Gotrek negó con la cabeza.

—No resultará.

Félix parpadeó.

—¿Qué quieres decir? No hay zombies bloqueando la puerta del río. ¿Qué va a detenernos?

—No lo sé —dijo Gotrek—, pero las runas rotas demuestran que el nigromante ha planificado esto bien. No habrá olvidado las barcas.

* * *

El patio de armas era un hervidero de actividad cuando Félix, Kat y los matadores llegaron a él. Detrás de la pira de los muertos que aún ardía cerca de los establos, carpinteros y defensores extendían tablones de madera para montar tejados para matacanes, mientras otros izaban con cabrestante palés de barriles de pólvora y balas de cañón hasta lo alto de las murallas. Incluso los caballeros doblaban el espinazo, y los naturales de Talabecland del destacamento de von Volgen trabajaban hombro con hombro con los caballeros del castillo. En el lado de los muelles, Zeismann y sus lanceros estaban formando, mientras los guardias fluviales preparaban el balandro mas grande para navegar. Von Geldrecht daba las últimas instrucciones a Zeismann y Yaekel, capitán de la embarcación, mientras Bosendorfer y von Volgen esperaban para hablar con él.

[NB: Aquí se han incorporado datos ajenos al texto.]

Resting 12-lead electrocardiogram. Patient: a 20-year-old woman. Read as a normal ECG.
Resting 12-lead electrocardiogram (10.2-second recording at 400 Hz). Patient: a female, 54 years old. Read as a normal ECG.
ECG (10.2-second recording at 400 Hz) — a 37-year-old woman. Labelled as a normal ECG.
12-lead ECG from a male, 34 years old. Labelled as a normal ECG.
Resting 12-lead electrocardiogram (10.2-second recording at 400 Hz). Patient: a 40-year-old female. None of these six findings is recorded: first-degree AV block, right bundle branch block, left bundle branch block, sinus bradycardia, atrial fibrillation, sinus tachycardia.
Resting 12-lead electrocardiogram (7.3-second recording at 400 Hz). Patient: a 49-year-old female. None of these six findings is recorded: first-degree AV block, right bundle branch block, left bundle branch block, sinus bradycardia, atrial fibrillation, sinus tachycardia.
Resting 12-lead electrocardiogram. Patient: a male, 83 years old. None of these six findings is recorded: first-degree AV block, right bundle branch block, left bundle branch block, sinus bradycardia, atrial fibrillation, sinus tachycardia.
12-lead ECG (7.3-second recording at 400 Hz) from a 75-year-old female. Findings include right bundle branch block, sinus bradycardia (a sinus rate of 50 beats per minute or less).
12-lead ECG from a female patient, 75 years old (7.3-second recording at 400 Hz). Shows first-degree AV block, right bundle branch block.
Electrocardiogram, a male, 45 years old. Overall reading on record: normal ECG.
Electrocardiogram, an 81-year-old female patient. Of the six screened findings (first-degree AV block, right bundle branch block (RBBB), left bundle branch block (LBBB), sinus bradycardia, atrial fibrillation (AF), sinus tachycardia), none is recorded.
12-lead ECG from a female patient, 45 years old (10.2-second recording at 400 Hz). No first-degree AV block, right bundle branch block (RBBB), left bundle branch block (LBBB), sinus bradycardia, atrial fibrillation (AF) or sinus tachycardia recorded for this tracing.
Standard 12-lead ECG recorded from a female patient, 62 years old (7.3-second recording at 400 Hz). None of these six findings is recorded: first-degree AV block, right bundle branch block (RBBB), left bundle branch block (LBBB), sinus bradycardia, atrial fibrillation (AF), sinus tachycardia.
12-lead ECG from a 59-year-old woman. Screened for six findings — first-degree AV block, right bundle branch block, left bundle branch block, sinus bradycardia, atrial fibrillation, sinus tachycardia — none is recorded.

—Tan importante como la comida son las municiones —estaba diciendo von Geldrecht cuando Félix, Kat y los matadores se acercaron—. Debemos mantener los cañones disparando. Traed todo lo que podáis.

—Mi señor von Geldrecht —llamó Félix—, tenemos una grave noticia que daros.

El comisario se interrumpió y se volvió con la boca fruncida de irritación.

—Todos tienen noticias graves, mein herr —dijo—. Tendrá que esperar.

—No puede esperar, mi señor —dijo Félix—. Afecta a esta misión.

Von Volgen y los tres capitanes se volvieron para escuchar.

Las barbudas papadas de von Geldrecht se movieron con enojo.

—Muy bien —le espetó—. ¿Cuál es esa noticia desesperadamente importante?

—Tenéis un traidor dentro del castillo —dijo Gotrek—. Alguien ha destruido las runas de protección.

—Con magia —añadió Snorri.

—Vuestras murallas no podrían mantener fuera ni a una pulga no muerta —precisó Rodi.

Von Geldrecht, von Volgen y los oficiales se quedaron mirándolo, y luego se volvieron con nerviosismo hacia sus hombres. Pero parecía que sólo ellos lo habían oído.

El comisario se acercó, cojeando, y bajó la voz.

—¿Estáis seguros de eso, enanos?

—Tan seguros como el acero —replicó Gotrek.

—Pero ¿pueden repararse? —preguntó von Volgen—. ¿Podéis arreglarlas?

Gotrek y Rodi soltaron un bufido.

Snorri rió.

—Snorri piensa que no sabéis mucho sobre runas.

—Una runa no puede repararse —dijo Gotrek—. Debe ser reemplazada.

—Un maestro herrero rúnico necesita años para hacer una sola runa —dijo Rodi—. Y nosotros no somos maestros herreros rúnicos.

—¿Alguien de dentro del castillo? —preguntó von Geldrecht, mientras se volvía a mirar a los soldados y oficiales que estaban sumidos en el trabajo, limpiando los restos de la batalla de la noche anterior—. ¿Estáis seguros?

—Las huellas de los pasos de quien lo hizo fueron borradas de manera deliberada —dijo Félix—. Quienquiera que lo hiciera tenía motivos para ocultar su identidad.

—¡Tauber! —gritó Bosendorfer, triunfante—. Ha sido Tauber. ¡Ha envenenado el agua y ha destruido las runas!

Von Geldrecht palideció, pero Zeismann se limitó a poner los ojos en blanco.

—Estáis obsesionado con Tauber, espadón.

—¿Pensáis que es algún otro? —preguntó, desdeñoso, Bosendorfer—. ¿Quién, pues?

Von Geldrecht los hizo callar con gestos frenéticos, porque los hombres del patio de armas empezaban a volverse para mirarlos al oír que levantaban la voz.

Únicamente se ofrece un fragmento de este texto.